* EXERCISE AIM
Set down each record exactly. Omit the pictures.

* SUPPLIED MATERIAL
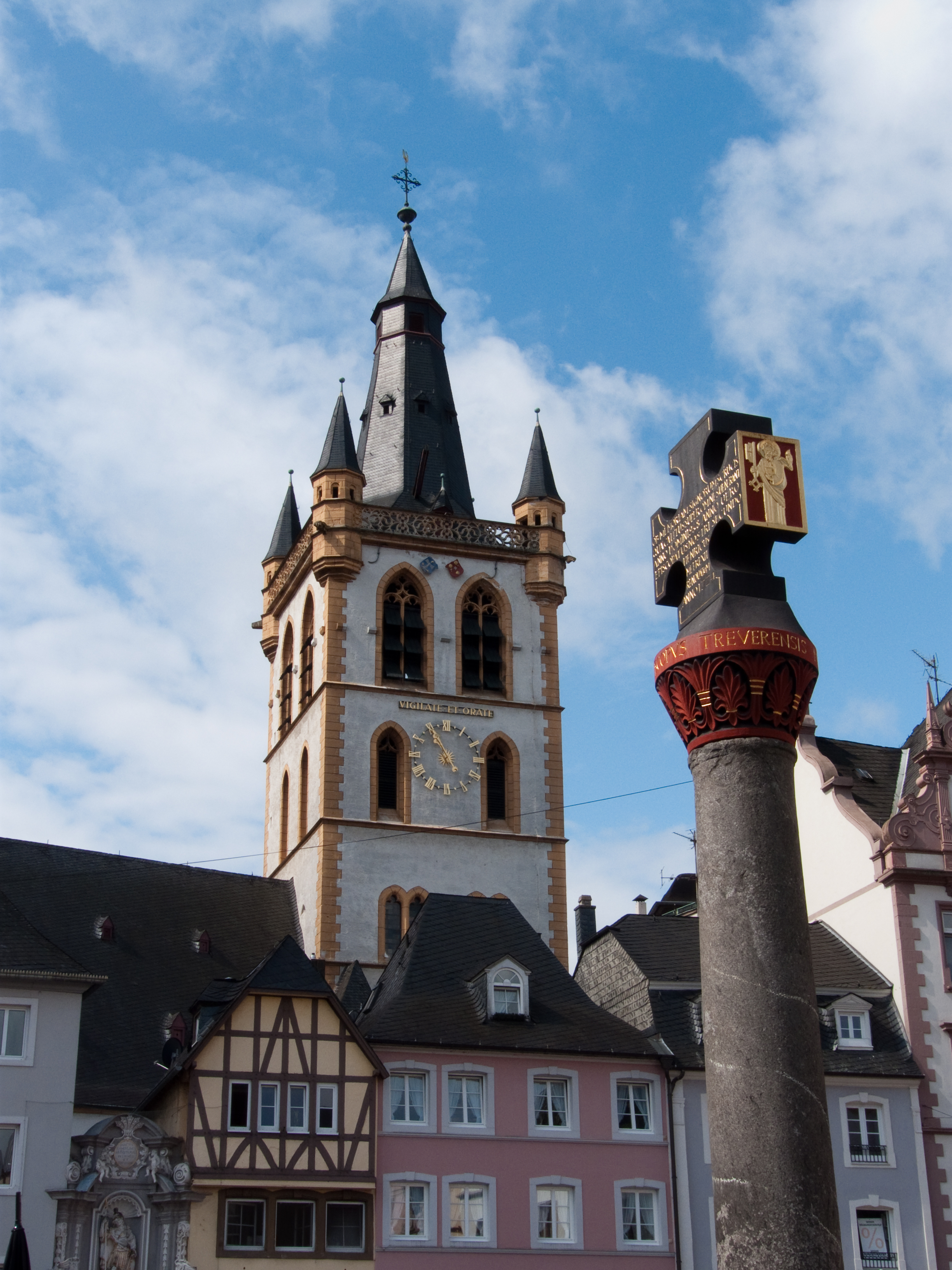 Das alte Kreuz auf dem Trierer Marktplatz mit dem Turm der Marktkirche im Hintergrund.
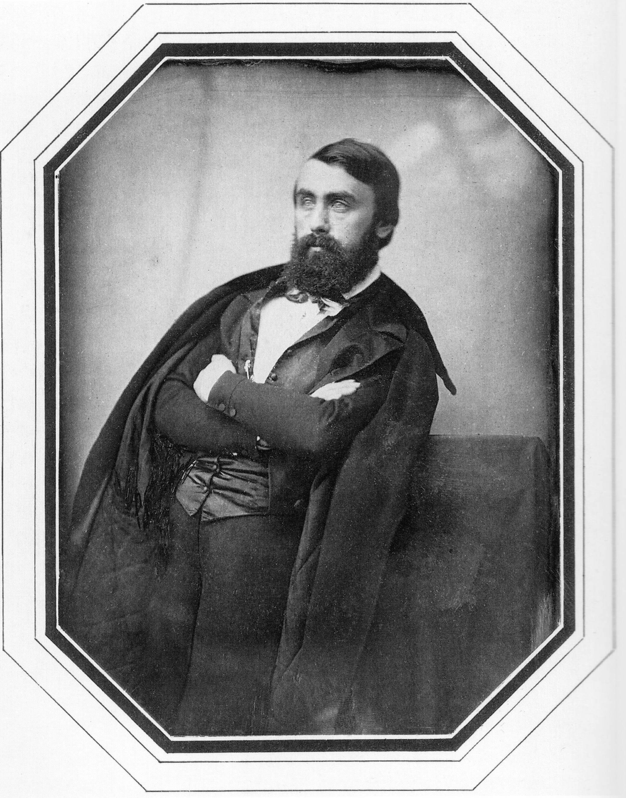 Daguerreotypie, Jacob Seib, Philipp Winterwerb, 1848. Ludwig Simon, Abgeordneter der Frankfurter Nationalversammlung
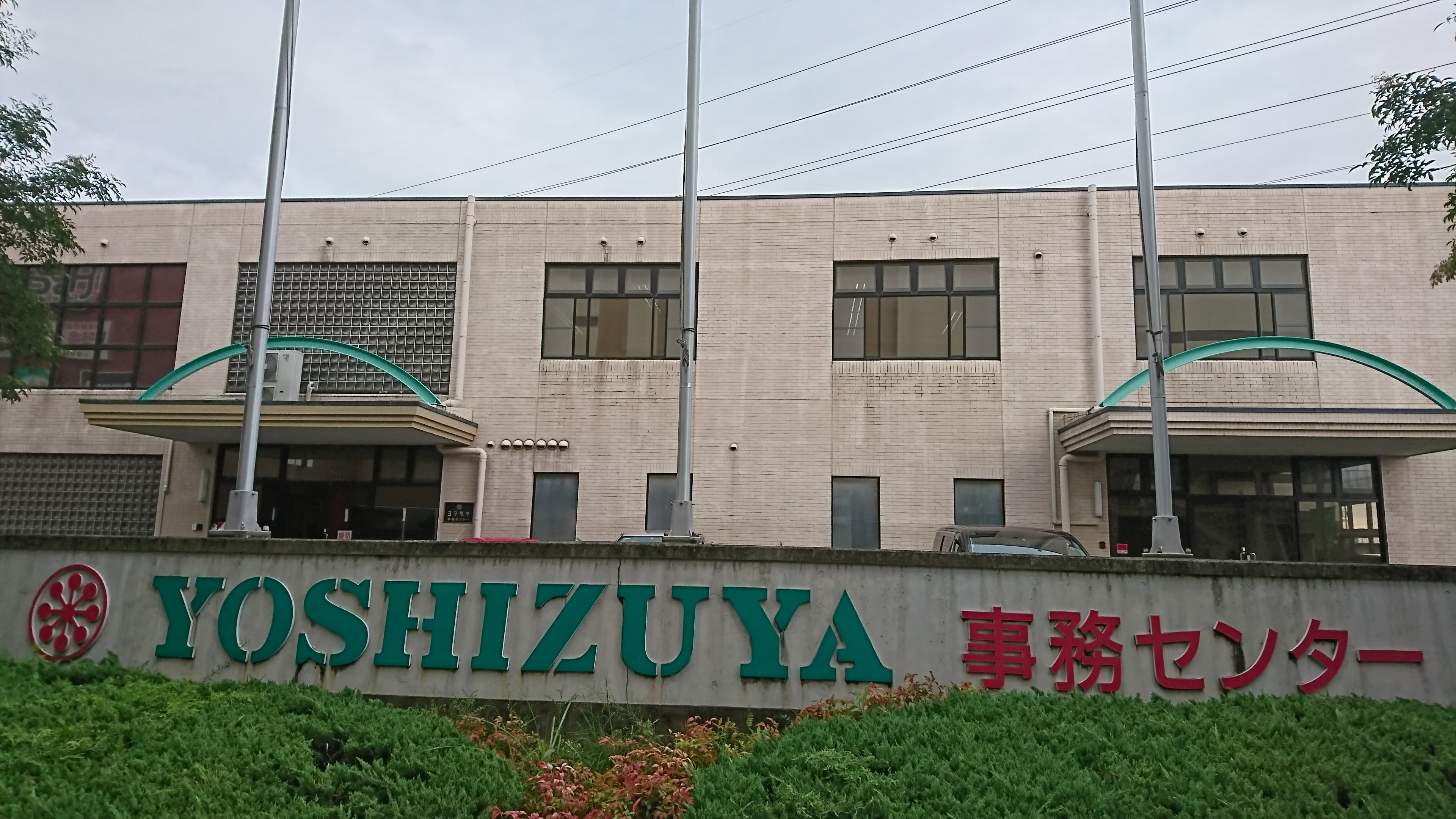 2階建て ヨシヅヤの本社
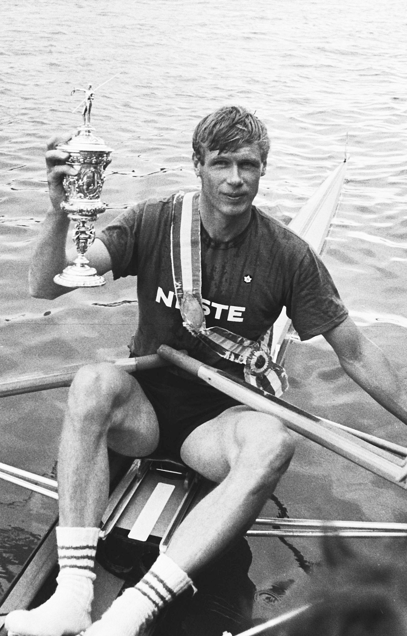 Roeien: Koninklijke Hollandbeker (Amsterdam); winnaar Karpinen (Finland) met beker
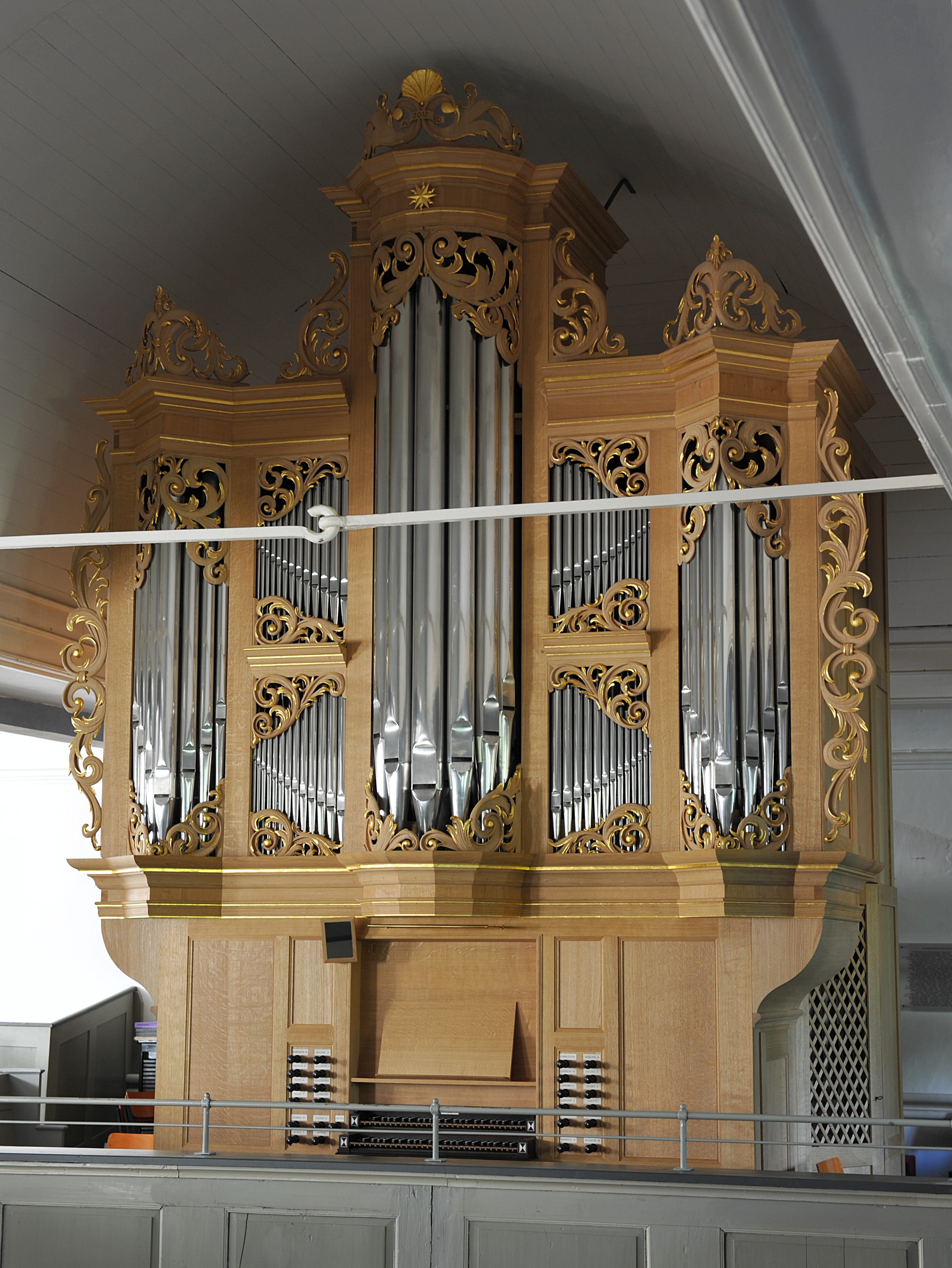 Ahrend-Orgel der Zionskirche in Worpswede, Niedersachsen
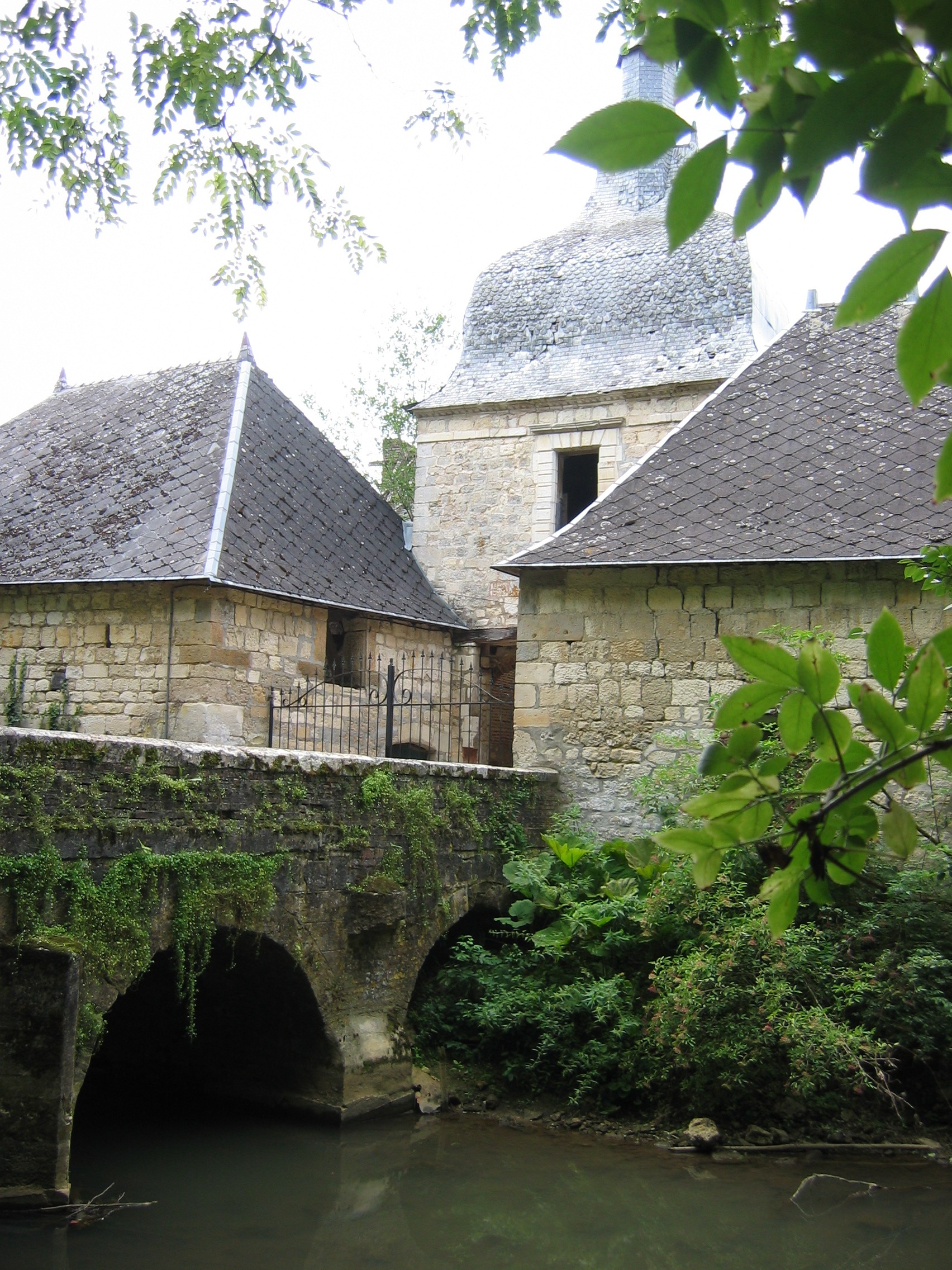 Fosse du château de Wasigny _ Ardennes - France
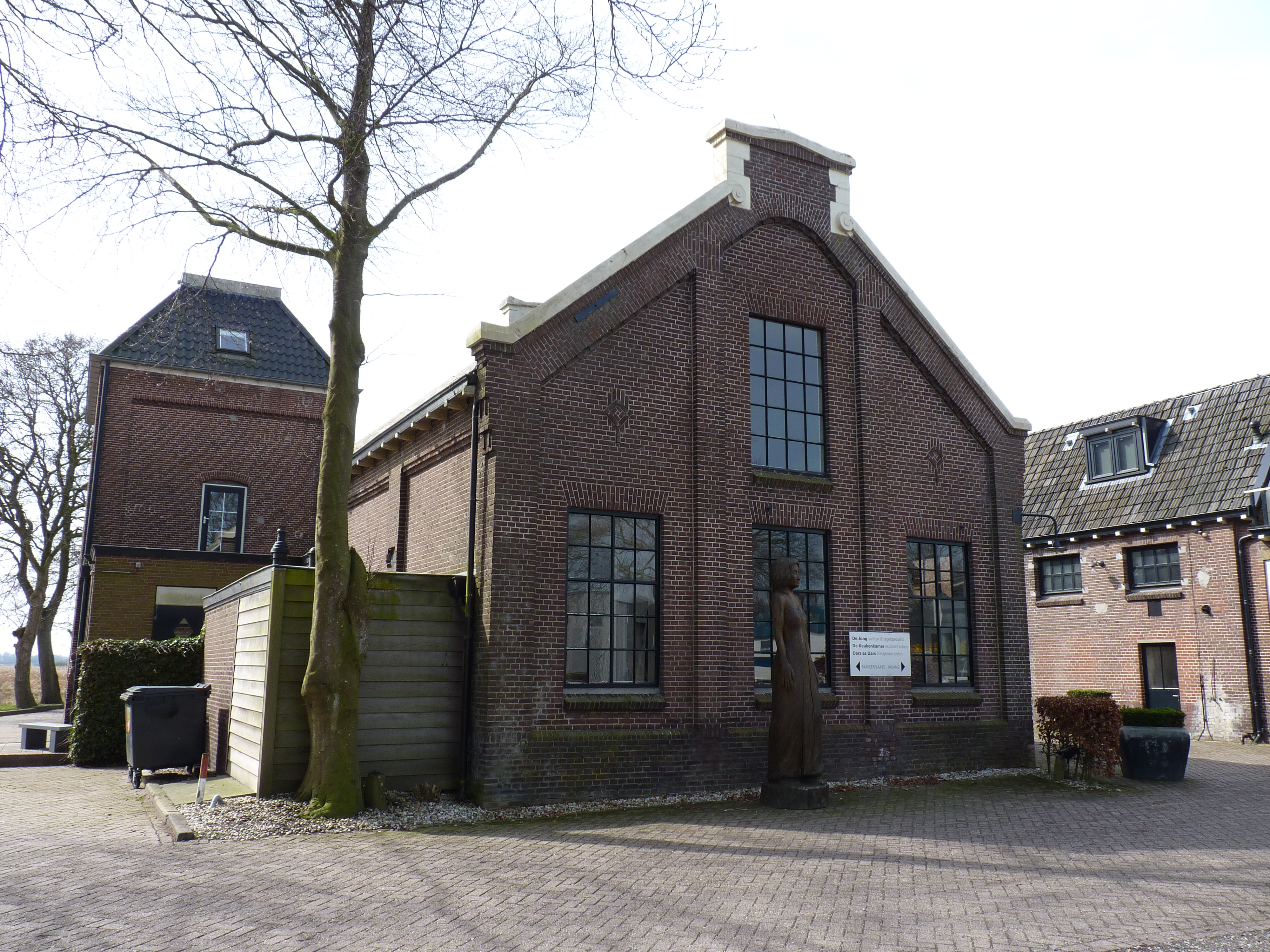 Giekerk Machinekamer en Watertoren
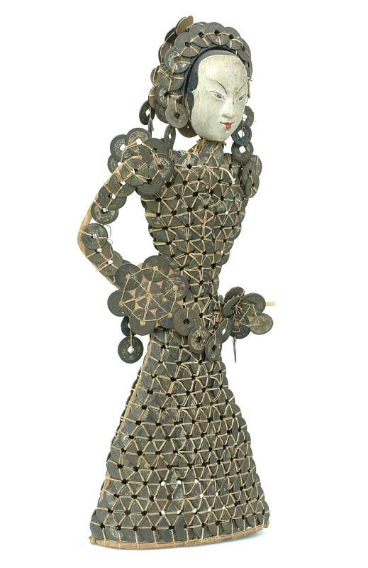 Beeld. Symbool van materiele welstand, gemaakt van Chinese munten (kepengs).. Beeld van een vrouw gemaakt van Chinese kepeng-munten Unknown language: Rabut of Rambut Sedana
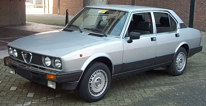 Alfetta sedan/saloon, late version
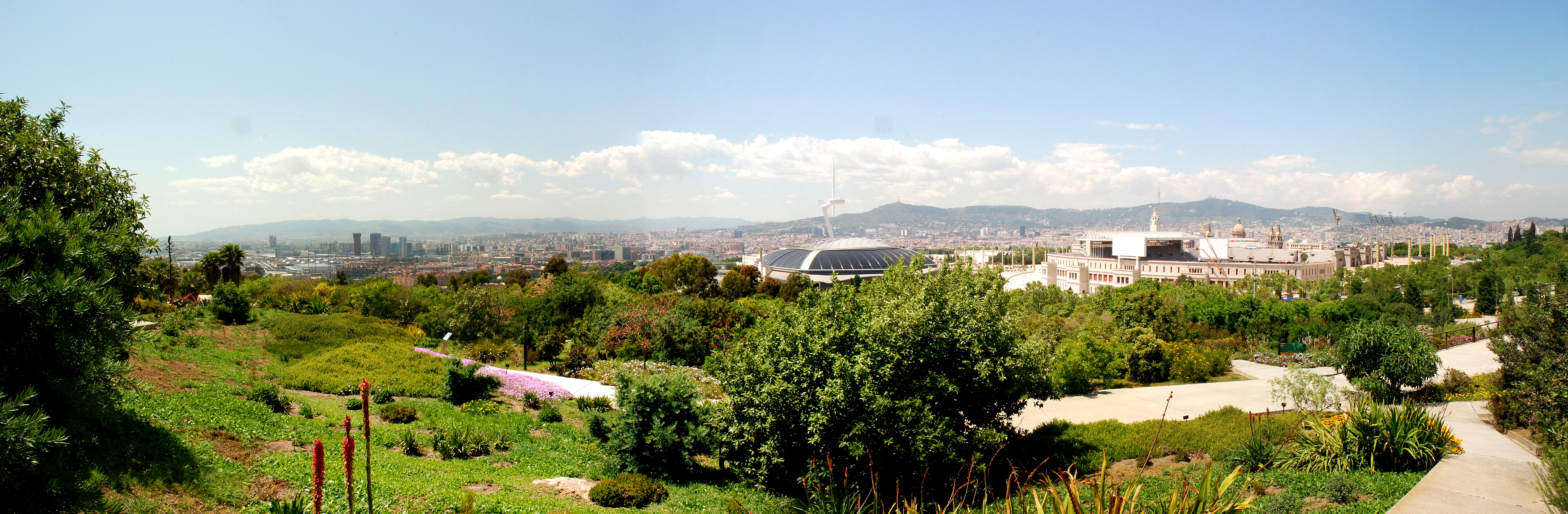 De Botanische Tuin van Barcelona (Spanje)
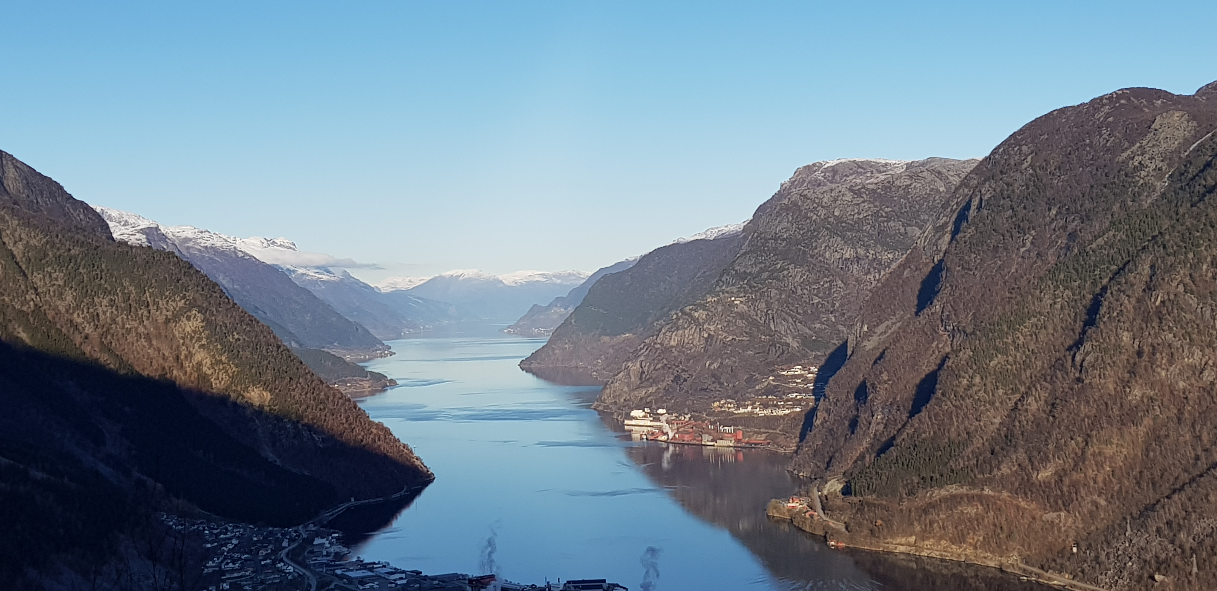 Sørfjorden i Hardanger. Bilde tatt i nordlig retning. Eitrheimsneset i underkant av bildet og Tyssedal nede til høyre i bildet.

* OUTPUT FOR THIS TASK
 Das alte Kreuz auf dem Trierer Marktplatz mit dem Turm der Marktkirche im Hintergrund.
 Daguerreotypie, Jacob Seib, Philipp Winterwerb, 1848. Ludwig Simon, Abgeordneter der Frankfurter Nationalversammlung
 2階建て ヨシヅヤの本社
 Roeien: Koninklijke Hollandbeker (Amsterdam); winnaar Karpinen (Finland) met beker
 Ahrend-Orgel der Zionskirche in Worpswede, Niedersachsen
 Fosse du château de Wasigny _ Ardennes - France
 Giekerk Machinekamer en Watertoren
 Beeld. Symbool van materiele welstand, gemaakt van Chinese munten (kepengs).. Beeld van een vrouw gemaakt van Chinese kepeng-munten Unknown language: Rabut of Rambut Sedana
 Alfetta sedan/saloon, late version
 De Botanische Tuin van Barcelona (Spanje)
 Sørfjorden i Hardanger. Bilde tatt i nordlig retning. Eitrheimsneset i underkant av bildet og Tyssedal nede til høyre i bildet.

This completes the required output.